Thompson’s infrequent posts about Habibi on his blog are always a prod to wonder when it will finally come out.

According to this entry, he’s been working on rewriting the ending for the last five months, and above, a peek at the first page he’s drawn since June. Just think of its eventual release as something to look forward to.

Comments

  1. Shawn Williams says:

    I sure can’t wait for it!!

    I don’t know what a Godot is though?

  2. Shawn Williams says:

    Waiting for Godot… Oh yeah, Affleck name drops Vladimir and Estragon in Chasing Amy. Thanks Kevin Smith.

  3. This project’s existence is giving me a panic attack.

  4. Thompson’s just giving the other cartoonists a chance to get their books out first because once Habibi comes out, they’ll have to clear off all of the shelves to make way.

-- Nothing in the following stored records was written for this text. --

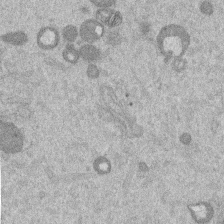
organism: Mouse
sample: Dividing mouse embryo 1 cell stage
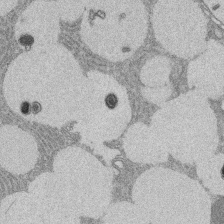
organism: Rat
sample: Salivary granule
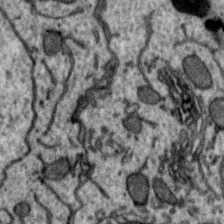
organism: Zebra finch
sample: Brain
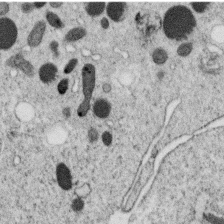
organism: C. elegans
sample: C. elegans oocyte; sperm cells
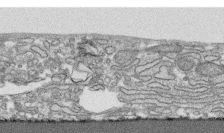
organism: Human
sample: CRL-1474
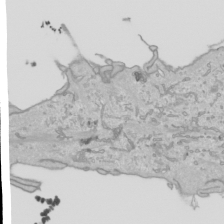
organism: Human
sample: Mitochondria in HCT116 cells
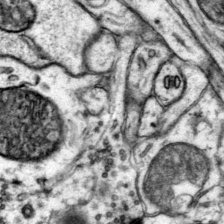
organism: Mouse
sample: Primary visual cortex
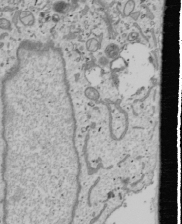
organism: Human
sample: Mitochondria in U2OS cells
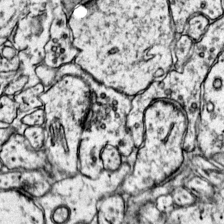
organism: Mouse
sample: Primary visual cortex
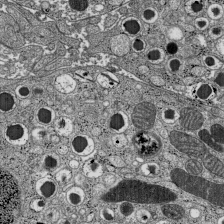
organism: C57BL Mouse
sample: Pancreatic islet
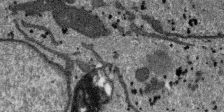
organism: Human
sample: Lung epithelial cells, uninfected (mock) control
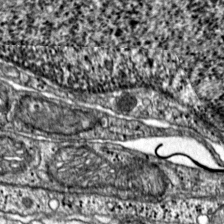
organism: Mouse
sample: Primary visual cortex
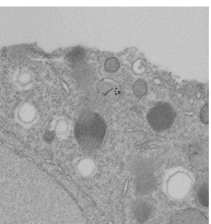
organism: C. elegans
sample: C. elegans embryo early stage
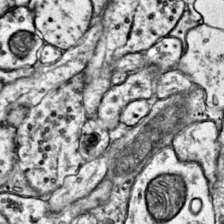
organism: Mouse
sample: Primary visual cortex
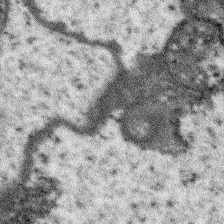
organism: Arabidopsis thaliana
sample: Root tip
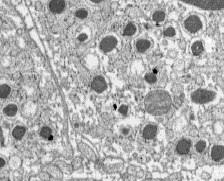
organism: C57BL Mouse
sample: Pancreatic islet
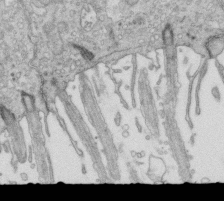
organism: Mouse
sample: Multiciliated cells
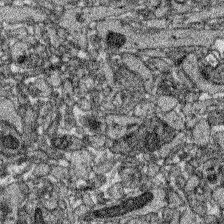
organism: Zebrafish
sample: Larval olfactory bulb
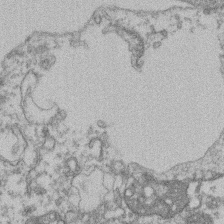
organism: Mouse
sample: T cell stromal cell synapse
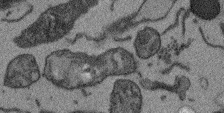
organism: Arabidopsis thaliana
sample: Root tip
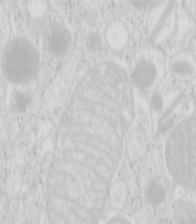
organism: Mouse
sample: Pancreas
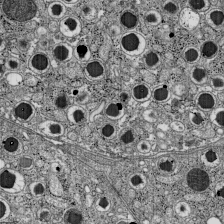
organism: C57BL Mouse
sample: Pancreatic islet
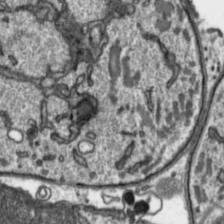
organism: Toxoplasma gondii
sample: Parasites in a vacuole inside a host cell
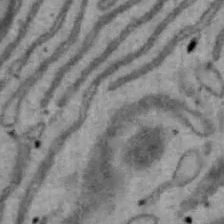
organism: Mouse
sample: Liver
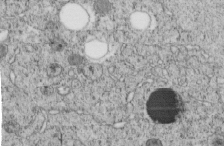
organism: C. elegans
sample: C. elegans embryo early stage
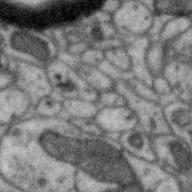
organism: Zebra finch
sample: Brain
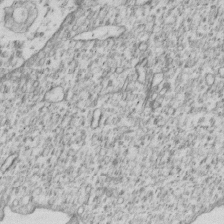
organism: Human
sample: MDA-MB-231 cells
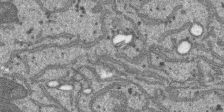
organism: Human
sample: Lung epithelial cells infected with SARS-CoV-2
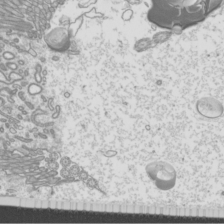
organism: Mouse
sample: Cilia; mouse epididymis
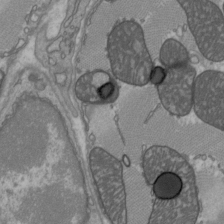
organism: C57BL Mouse
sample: Heart
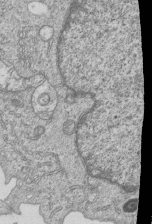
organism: Human
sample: MDA-MB-231 cells
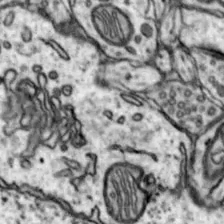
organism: Mouse
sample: Nucleus accumbens
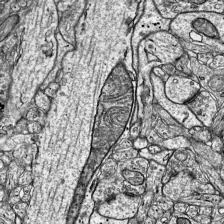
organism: Mouse
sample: Visual Cortex
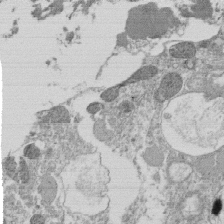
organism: Tetrahymena
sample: Cilia in tetrahymena
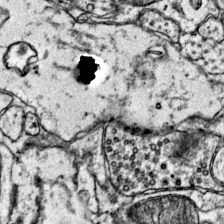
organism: Mouse
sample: Primary visual cortex
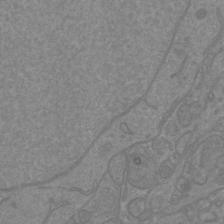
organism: Mouse
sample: Cortical neurons
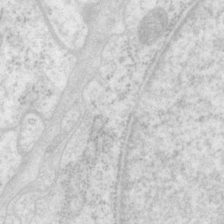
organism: P. pacificus
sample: Pharynx
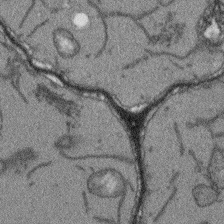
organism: Arabidopsis thaliana
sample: Root tip
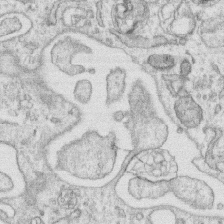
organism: Human
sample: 1205lu cells
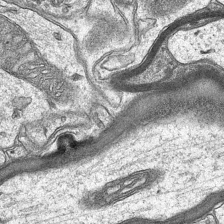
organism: Mouse
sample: CA1 Hippocampus
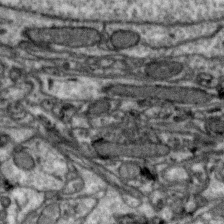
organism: Zebra finch
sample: Brain
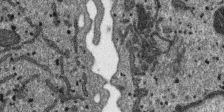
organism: Human
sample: Lung epithelial cells infected with SARS-CoV-2
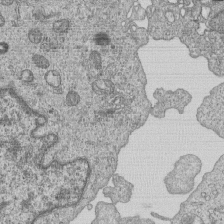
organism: Human
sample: MDA-MB-231 cells
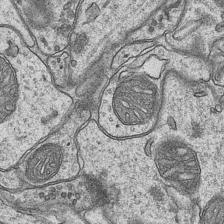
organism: Mouse
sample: CA1 Hippocampus
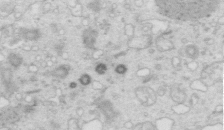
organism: Mouse
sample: Multiciliated cells
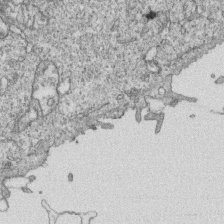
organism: Human
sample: HeLa cell HIV synapse
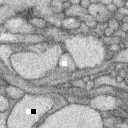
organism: Rabbit
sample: Retina
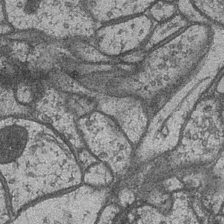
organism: Drosophila
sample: Optic medulla
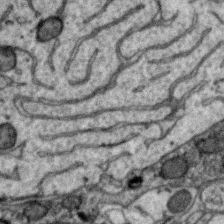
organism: Zebra finch
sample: Brain
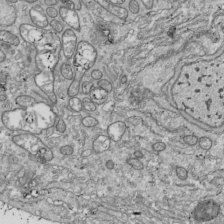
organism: Drosophila
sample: Cell division; meiosis; drosophila spermatocytes
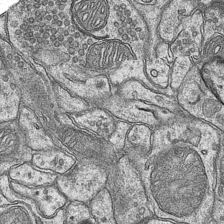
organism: Mouse
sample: CA1 Hippocampus

  5. Habibi will be worth the wait. I was lucky enough to spend a day with Thompson last March and read the progress so far. While it may not be the kind of game-changer Blankets was (we’re now used to massive original graphic novels of scope; they were unfamiliar and exotic in 2003), the virtuosity on display in Habibi will be much admired and imitated. The attractiveness of Thompson’s art, which imbued the mundane subject matter of Blankets with a kind of weighty authority, is here applied to a more fantastic milieu. The result is beautiful, emotionally effecting, and thought provoking on a variety of levels. More significantly, Blankets functioned as a YA memoir, whereas Habibi, while continuing Thompson’s fascination with coming of age subject matter, explores matters of adult maturity, sacrifice, and belief. For readers whose early adolescence was defined by Goodbye, Chunky Rice and high school years summed up by Blankets, Habibi will be a welcome arrival – a missive from an author whose work has grown up alongside them, but privately, and who can still capture the beating of their hearts.